Faster learning, better retention

“Two papers published in the last two years, from Cell Reports and Cell Press Journal, show that a 20-minute non-sleep deep rest protocol after a bout of intense focus or attempt to learn anything — skill learning or cognitive learning — accelerates neuroplasticity by about 50 percent,” Huberman says. Essentially, you’re learning much faster, and you’re able to retain that information for longer.

Neuroplasticity is triggered by periods of intense focus, he says. “But the actual rewiring of neurons, the formation of new synapses, and the reordering of the circuitry that leads to that skill or that cognitive ability becoming reflexive happen in states of deep rest. And non-sleep deep rest, NSDR, whether it’s yoga nidra or hypnosis or a shallow nap of about 20-30 minutes, will all accelerate learning.”

The Science Behind NSDR

There’s plenty of science to show that techniques strengthening the connection between the emotional, mental, and physical—you know, mind-body practices—are helpful for lots of situations and conditions.

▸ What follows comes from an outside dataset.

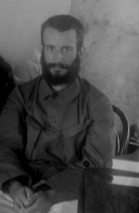 Wichmann Expeditie naar Noord Nieuw Guinea, 1903

Whether it’s prepping for a medical procedure or managing a difficult boss, they can help you take charge of your thoughts, reframing them to calm your physical response, which then decreases anxiety. Or helps clear your head.

Clinical studies (1) have shown that yoga nidra, which works on the autonomic nervous system (the bodily processes that happen without any effort on your part, such as heartbeat, blood flow, breathing, and digestion) is associated with positive physiological changes, including improvements in red blood cell counts, blood glucose levels, and hormonal status.

Two neuroimaging studies have shown that yoga nidra triggers changes in endogenous dopamine release and cerebral blood flow, further confirming that its effects on the central nervous system are measurable.

Another study (2) showed that while meditation and yoga nidra were both great tools for reducing anxiety and stress, yoga nidra was more effective in reducing “both the cognitive and physiological symptoms of anxiety.”

Try it For Yourself

Want to give NDSR a try?

Google “yoga nidra videos” and you’ll find them all over YouTube, of varying lengths and by various instructors. Huberman likes those by Kamini Desai because he likes her voice.

Huberman himself posted his own video that guides you through a 10-minute NSDR meditation.

One we tried and really liked was this one by Liam Gillen. As we listened in bed, we found ourselves in a dreamlike, drifty state, though Gillen’s voice was crystal clear. That night, after the session, we fell into a deep restorative, 9-hour sleep, which we sorely needed.